Confesso-me baralhado. As estatísticas dizem-me, desde o tempo em que ainda havia pleno emprego, que a natalidade em Portugal está num processo de descida contínua. Talvez por tanto ouvirmos gabar a nossa capacidade de reduzir a mortalidade à nascença, decidimos que não era preciso fazer tantos filhos. Se assim o pensámos, melhor o fizemos: superámo-nos, conseguindo o título no campeonato da taxa de natalidade mais baixa. Nem mais nem menos: a menor da Europa. Já que não pôde ser no futebol...
Corpo do artigo
Embora, pensando bem, se fazemos cada vez menos filhos vai haver cada vez menos base para termos uma selecção condigna: ora aí está uma motivação que escapou à comissão que fez o relatório sobre a natalidade! Sem um aumento da taxa de natalidade, nunca mais teremos uma selecção campeã (os clubes, esses, já o perceberam há muito - no Porto, entre sul-americanos e espanhóis, o mais próximo que há de português é um sujeito que nasceu na Andaluzia).

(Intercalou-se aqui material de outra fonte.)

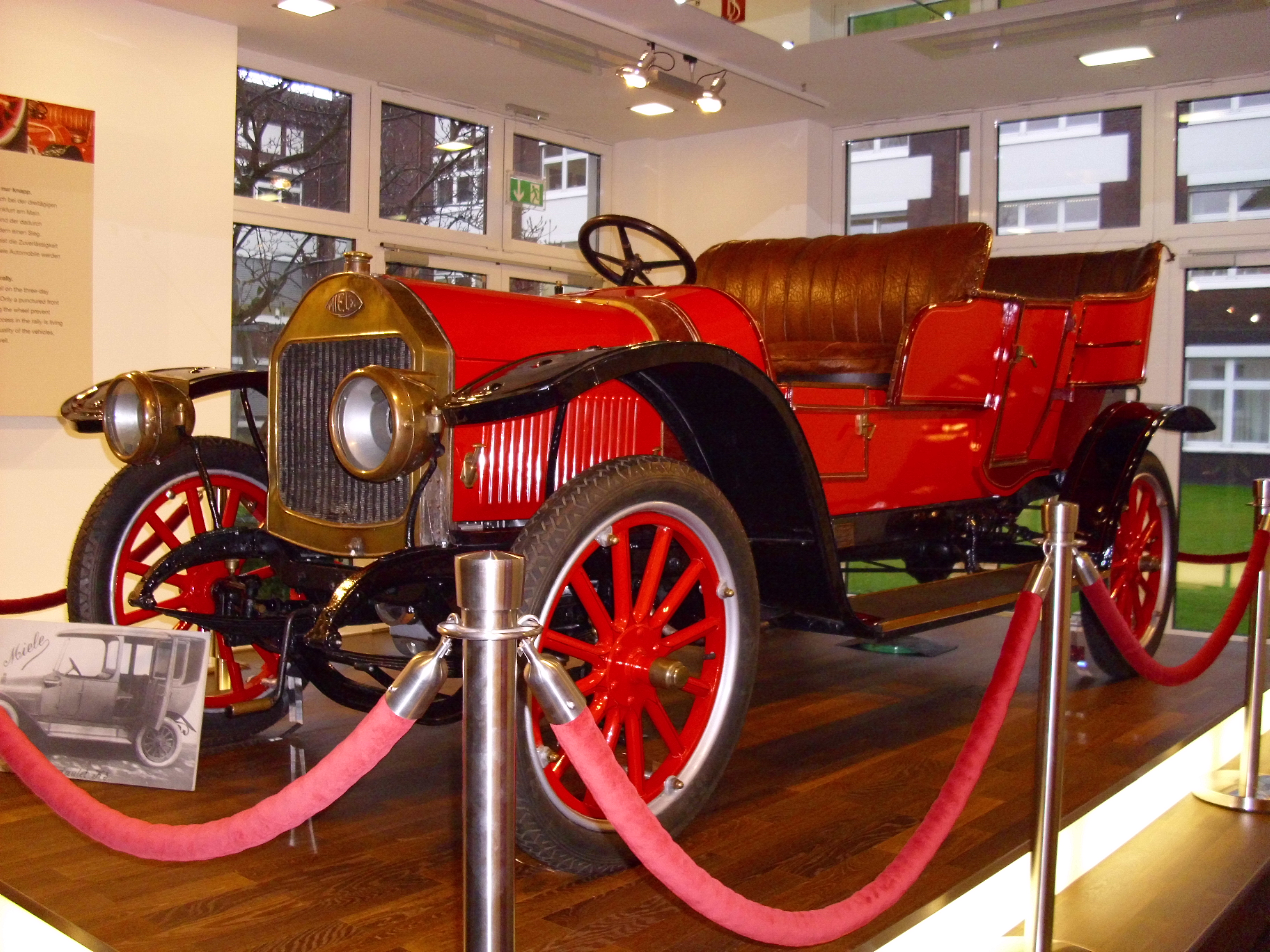 Miele 1913, Miele-Museum, Gütersloh

Não admira, por isso, que o capitão da selecção de Sub-19 tenha o apelido portuguesíssimo de Podstawski! Os imigrantes a fazer o que os portugueses não querem. O habitual.
Dizia eu que estava baralhado: olhava para as estatísticas e a natalidade sempre a descer. Isso era o que as estatísticas me diziam! As estatísticas. Porque, olhando à volta, tinha razões para duvidar. Não que se vejam muitas barrigas grandes (ou melhor, vêem-se mas não são "dessas"). Basta, porém, ir a um qualquer centro comercial para perceber que as coisas devem estar a mudar: todo e qualquer lugar de estacionamento, reservado a grávidas ou pais de crianças pequenas, estão sempre ocupados! Seguindo os critérios jornalísticos, se isto não é prova de que as estatísticas estão erradas, então são provas de quê? Bem sei que, no outro dia, de um dos carros que estacionou nesse espaço, saíram dois barbudos mas, depois da Conchita ganhar a Eurovisão, do casamento gay e da inseminação artificial não me custa a crer que um deles estivesse grávido.
Quando partilhei com um colega estas convicções, tive um choque. Que não! Economista encartado, explicou-me que os lugares estarem ocupados era uma prova de maturidade democrática e do crescente grau de informação da população. Sensíveis ao apelo do Governo para a melhor utilização dos recursos, e sabedores da queda da natalidade, os portugueses perceberam que aqueles lugares iriam ficar vagos, obrigando-os a consumir mais alguma gasolina, solas de sapatos e tempo sem qualquer necessidade: estacionar mais perto das portas é uma missão patriótica! Fez-se-me luz. Será, decerto, também por razões patrióticas que os donos de cães usam todo e qualquer relvado como latrina para os seus bichos. Na verdade, que sentido faz um espaço verde não utilizado? Dar-lhe uso é um imperativo pátrio. Se não há crianças, por que não os cães? E, na verdade, haveria alguma razão para lhes ser dada prioridade? Isso de ter crianças é uma moda em desuso: não só fica caro, muito mais caro do que ter um cão, como prejudica a produtividade - deixa-se de trabalhar durante uns meses, dorme-se mal, produz-se menos. Tudo o que não queremos. Arrasado com a argumentação do meu colega, exclamei: a prova da nossa maturidade democrática seria termos um partido dos animais! Já temos, disse-me! Fiquei inchado de orgulho: vê-se bem que foi este povo que deu novos mundos ao Mundo.
Estava eu nestas cogitações quando me surge a notícia que uma comissão, instituída pelo PSD para estudar o fomento da natalidade, havia produzido um relatório pleno de propostas. O seu presidente, um tal Joaquim Azevedo, teve o descaramento de sugerir que aquilo era um plano integrado, que o combate à redução da natalidade exigia uma estratégia e não apenas "tiro à peça". O PSD ainda alberga gente desta? Uma desilusão! Que desmancha-prazeres! Mas não ficou sem resposta. Passos Coelho logo lhe disse que era preciso fazer contas. É um homem de fibra, daqueles que quando assaltados e intimados a escolher entre a carteira ou a vida sempre responde: o dinheiro faz-nos tanta falta! Que noção clara das prioridades! Ditosa a pátria que um tal primeiro-ministro tem.